School of Computer Science and Engineering, Changchun University of Technology, North Yuanda Street No. 3000, Changchun, 130012 Jilin, China.
Key Laboratory for Bio-Electromagnetic Environment and Advanced Medical Theranostics, School of Biomedical Engineering and Informatics, Nanjing Medical University, Longmian Avenue No. 101, Nanjing, 211166 Jiangsu, China.
J Chem Inf Model. 2024 Nov 11;64(21):8322-8338. doi: 10.1021/acs.jcim.4c01061. Epub 2024 Oct 21.
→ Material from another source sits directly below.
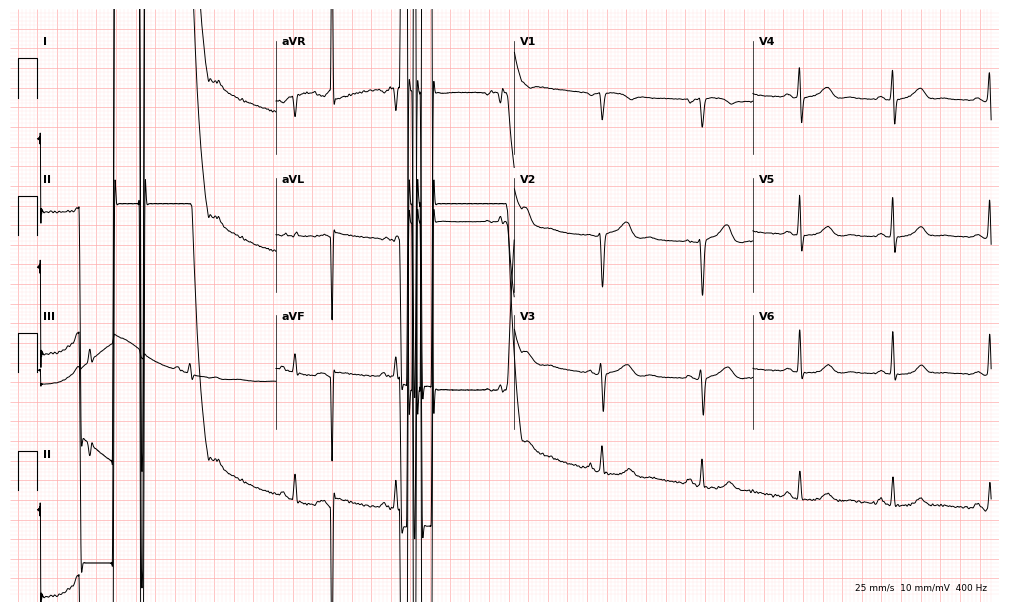
ECG (9.7-second recording at 400 Hz) — a woman, 54 years old. Screened for six findings — first-degree AV block, right bundle branch block, left bundle branch block, sinus bradycardia, atrial fibrillation, sinus tachycardia — none is recorded. Only these six findings were labelled.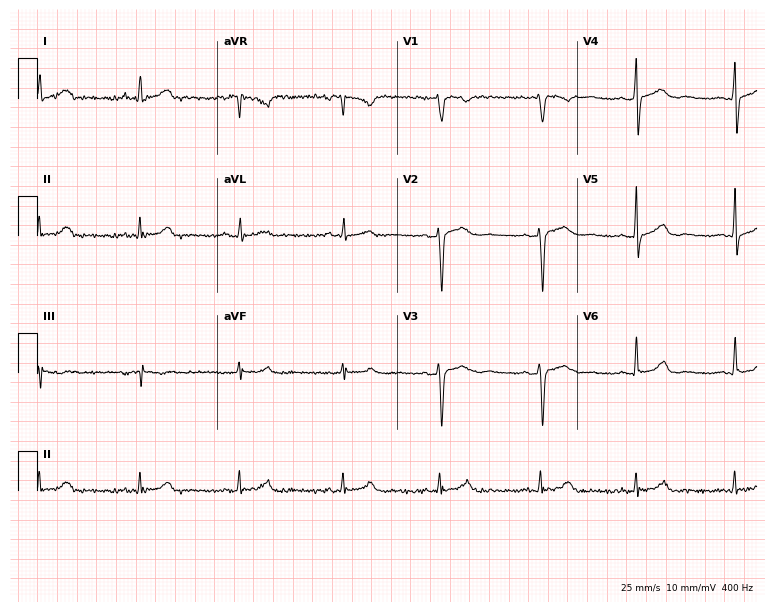
Electrocardiogram, a 30-year-old female. Of the six screened findings (first-degree AV block, right bundle branch block (RBBB), left bundle branch block (LBBB), sinus bradycardia, atrial fibrillation (AF), sinus tachycardia), none is recorded.

Toxicity is paramount for comprehending compound properties, particularly in the early stages of drug design. Due to the diversity and complexity of toxic effects, it became a challenge to compute compound toxicity tasks. To address this issue, we propose a multimodal representation learning model, termed multimodal graph isomorphism network (MMGIN), to address this challenge for compound toxicity multitask learning. Based on fingerprints and molecular graphs of compounds, our MMGIN model incorporates a multimodal representation learning model to acquire a comprehensive compound representation. This model adopts a two-channel structure to independently learn fingerprint representation and molecular graph representation. Subsequently, two feedforward neural networks utilize the learned multimodal compound representation to perform multitask learning, encompassing compound toxicity classification and multiple compound category classification simultaneously. To test the effectiveness of our model, we constructed a novel data set, termed the compound toxicity multitask learning (CTMTL) data set, derived from the TOXRIC data set. We compare our MMGIN model with other representative machine learning and deep learning models on the CTMTL and Tox21 data sets. The experimental results demonstrate significant advancements achieved by our MMGIN model. Furthermore, the ablation study underscores the effectiveness of the introduced fingerprints, molecular graphs, the multimodal representation learning model, and the multitask learning model, showcasing the model's superior predictive capability and robustness.
毒性对于理解化合物性质至关重要,特别是在药物设计的早期阶段。由于毒性作用的多样性和复杂性,计算化合物毒性任务成为了一个挑战。为了解决这个问题,我们提出了一种多模态表示学习模型,称为多模态图同构网络(MMGIN),以解决化合物毒性多任务学习中的这个挑战。基于化合物的指纹和分子图,我们的 MMGIN 模型采用了一种多模态表示学习模型,以获取全面的化合物表示。该模型采用了双通道结构,分别独立地学习指纹表示和分子图表示。然后,两个前馈神经网络利用学习到的多模态化合物表示来同时进行多任务学习,包括化合物毒性分类和多个化合物类别分类。为了测试我们模型的有效性,我们构建了一个新的数据集,称为化合物毒性多任务学习(CTMTL)数据集,该数据集源自 TOXRIC 数据集。我们将我们的 MMGIN 模型与其他有代表性的机器学习和深度学习模型在 CTMTL 和 Tox21 数据集上进行了比较。实验结果表明我们的 MMGIN 模型取得了显著的进展。此外,消融研究强调了引入的指纹、分子图、多模态表示学习模型和多任务学习模型的有效性,展示了模型的优越预测能力和鲁棒性。